Luckily for Session Bar, Wiggins said, the smaller nature and more intimate setting have worked out, relatively speaking, in the bar's favor. Session Bar has never depended on large crowds, even before the pandemic started, choosing instead to promote its environment as an attraction for patrons.
The bar on University Boulevard has 60 seats in the building, according to the owner, with a fire code occupancy of 85 people.
"We’ve always kept it smaller here," Wiggins said. "We run table service and we’ve pivoted our business model to do that to keep people from having to come to the bar and order and make sure we can maximize our space to pay our bills."
A common misconception explained by Wiggins that has come from the ongoing crisis is that many outside of the industry think business owners are flush with cash and able to stay afloat. But while covering the myriad expenses with operations completely shut down at times, reality is far different from the outside perception and has far-reaching consequences.

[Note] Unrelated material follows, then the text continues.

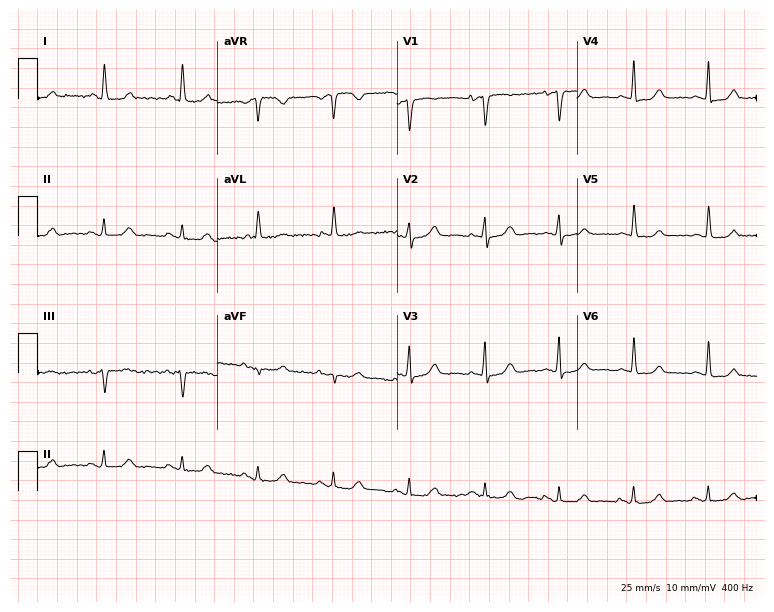
Resting 12-lead electrocardiogram (7.3-second recording at 400 Hz). Patient: a 69-year-old female. None of these six findings is recorded: first-degree AV block, right bundle branch block, left bundle branch block, sinus bradycardia, atrial fibrillation, sinus tachycardia.

"That’s just not true at all," he said. "We help pay for a lot of the philanthropic things the city wants to do and we do a lot of good for the community. So it's a double-sided coin. You shut the restaurants down, you shut the bars down, then you’re losing huge chunks worth of tax revenue to be able to fund things that help the community."
Looking toward an uncertain future for both his business and downtown Tuscaloosa, Wiggins expressed his hope that bar and restaurant owners will be cut in on forming policy as the situation evolves for the better or worse.
"I know there needs to be a change, as a business owner I would have liked for us to be involved and I think that’s what going on now with some people in the downtown area," Wiggins said. "For people to be involved to help the mayor make a decision, but my biggest fear is another shutdown. They need to know, people need to know, what another shutdown is going to do to every bar and restaurant in the city."